# 2k Ravenwing 7th ed



## fatmantis

So just playing with some ideas for my Full Ravenwing list...

Hq: sammy sableclaw? or bike? leaning to landspeeder av14 should be good now.
5 x command squad Banner of DEV
1 x G\L

troops: 3 x bikes x3 meltas
6 bike x flamers
AB MM
Landspeeder M/L (combat squad?)

6 bike x flamers
AB MM
Landspeeder M/L (combat squad?)

Fast: 2 x Dark shroud
5 X Black knights
1x G\L

Formation: Stormwing: 
2 x stormtalon skyhammer
1 x stormraven MM/Assult cannon(side sponsons?)

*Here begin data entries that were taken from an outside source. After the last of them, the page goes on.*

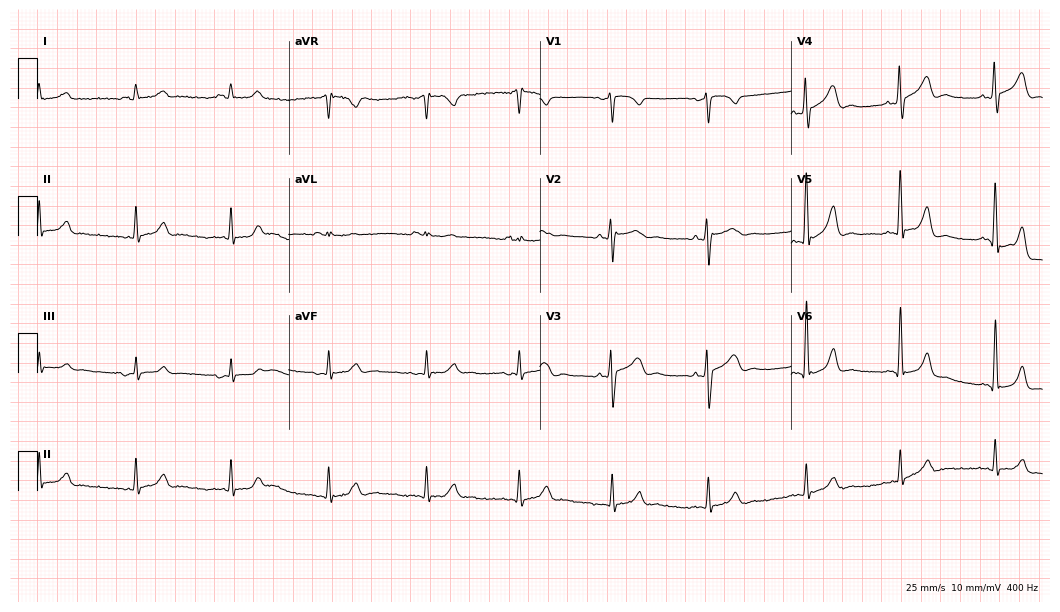
Standard 12-lead ECG recorded from a 55-year-old man (10.2-second recording at 400 Hz). Read as a normal ECG.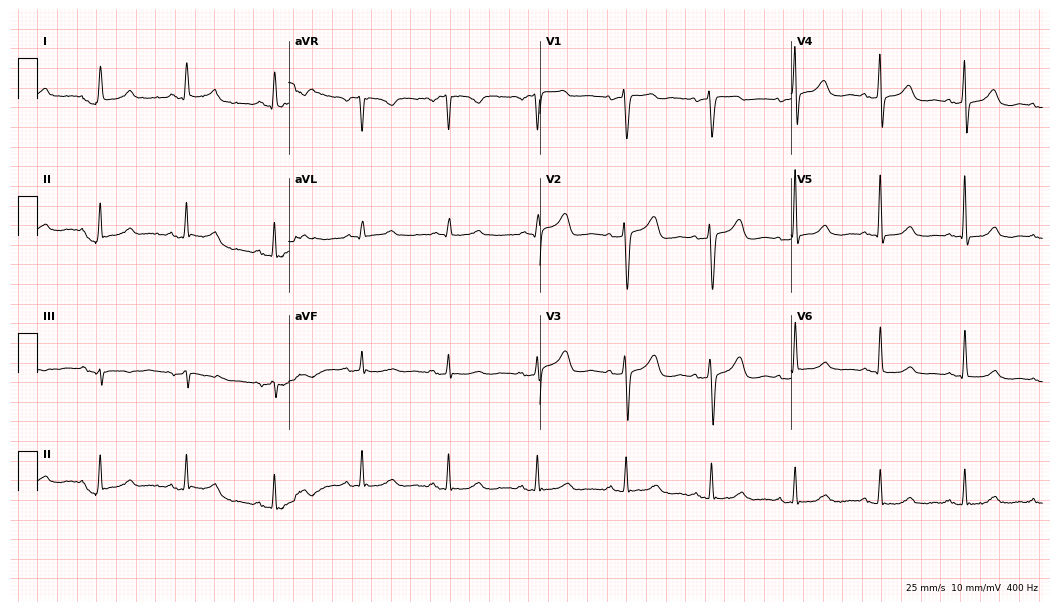
Electrocardiogram, a 63-year-old female. Of the six screened findings (first-degree AV block, right bundle branch block (RBBB), left bundle branch block (LBBB), sinus bradycardia, atrial fibrillation (AF), sinus tachycardia), none is recorded. Only these six findings were labelled.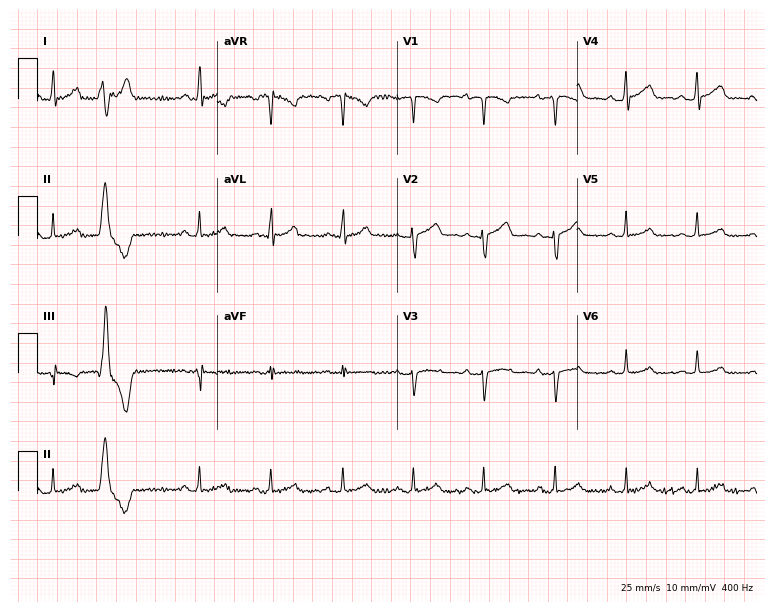
ECG — a 36-year-old female. Screened for six findings — first-degree AV block, right bundle branch block, left bundle branch block, sinus bradycardia, atrial fibrillation, sinus tachycardia — none is recorded.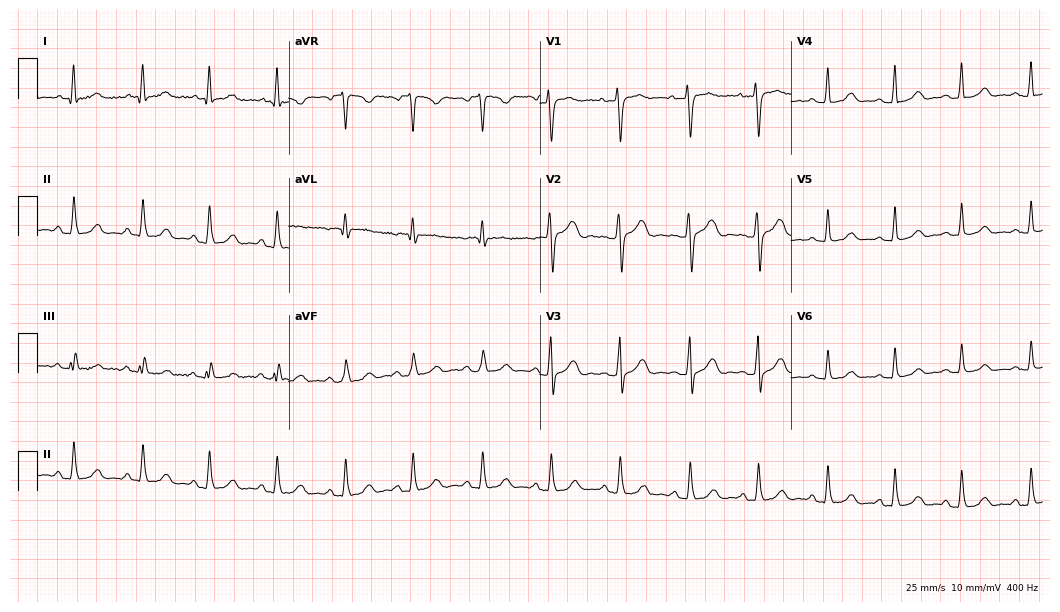
12-lead ECG (10.2-second recording at 400 Hz) from a 43-year-old female. Labelled as a normal ECG.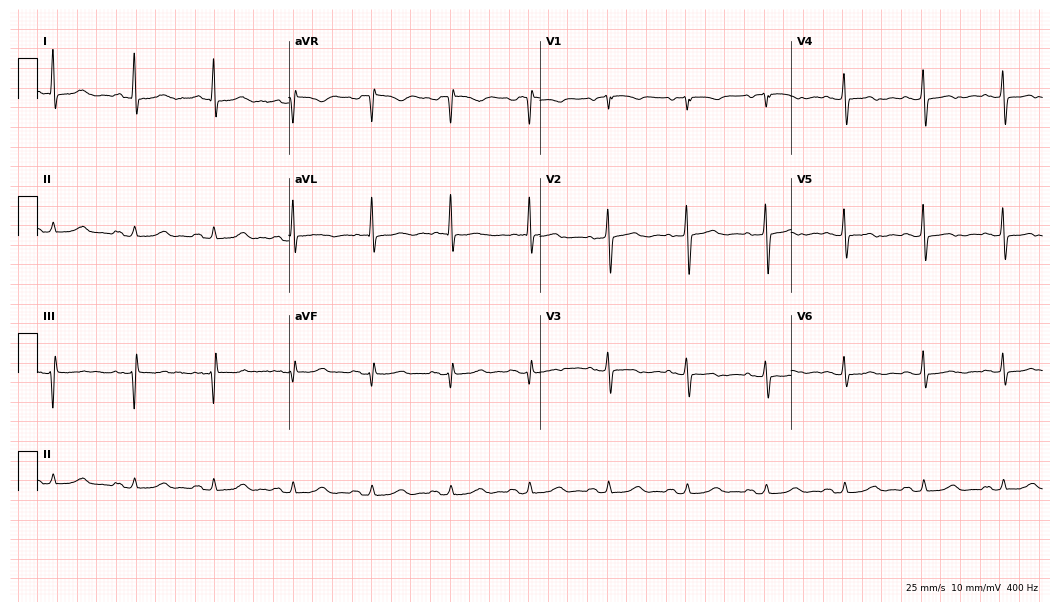
ECG (10.2-second recording at 400 Hz) — a female patient, 80 years old. Screened for six findings — first-degree AV block, right bundle branch block, left bundle branch block, sinus bradycardia, atrial fibrillation, sinus tachycardia — none is recorded. Other findings, if any, are not listed.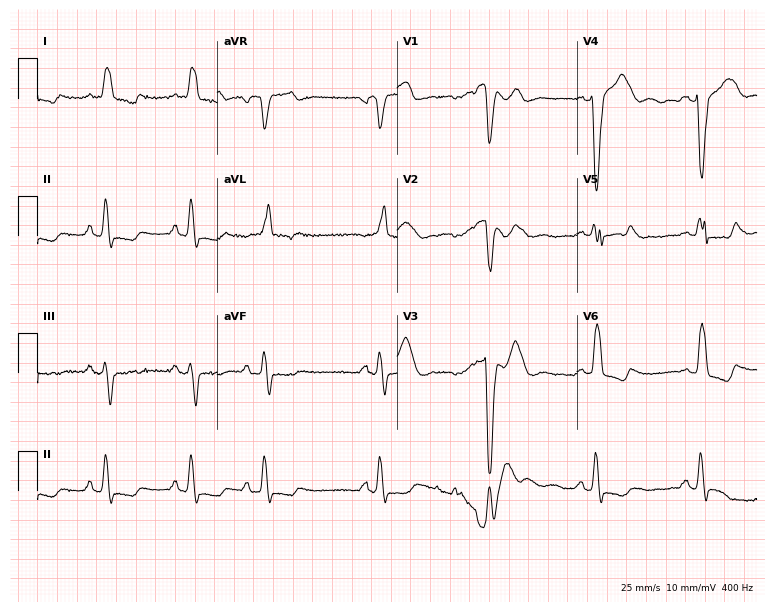
12-lead ECG from a 61-year-old male (7.3-second recording at 400 Hz). Shows left bundle branch block (LBBB).

so what do you think? thinking dropping 1 dark shroud for side sponsons on the raven. Thoughts...havent had a chance to play a game of 7th yet as ive been to busy teaching other to play it..but id like to start with my ravenwing. comments?


----------



## fatmantis

bump


----------



## fatmantis

thuoghts`


----------



## kickboxerdog

hey ya, just wondering if you had a chance to run this list , ive just got hold of a full ravenwing army and wanna get some ideas.

also just a question you put 5 bikes in your command squad, but under the ravenwing command squad entry there no option to expand this to 5 bikes? just wondering if im missing a FaQ or something.


----------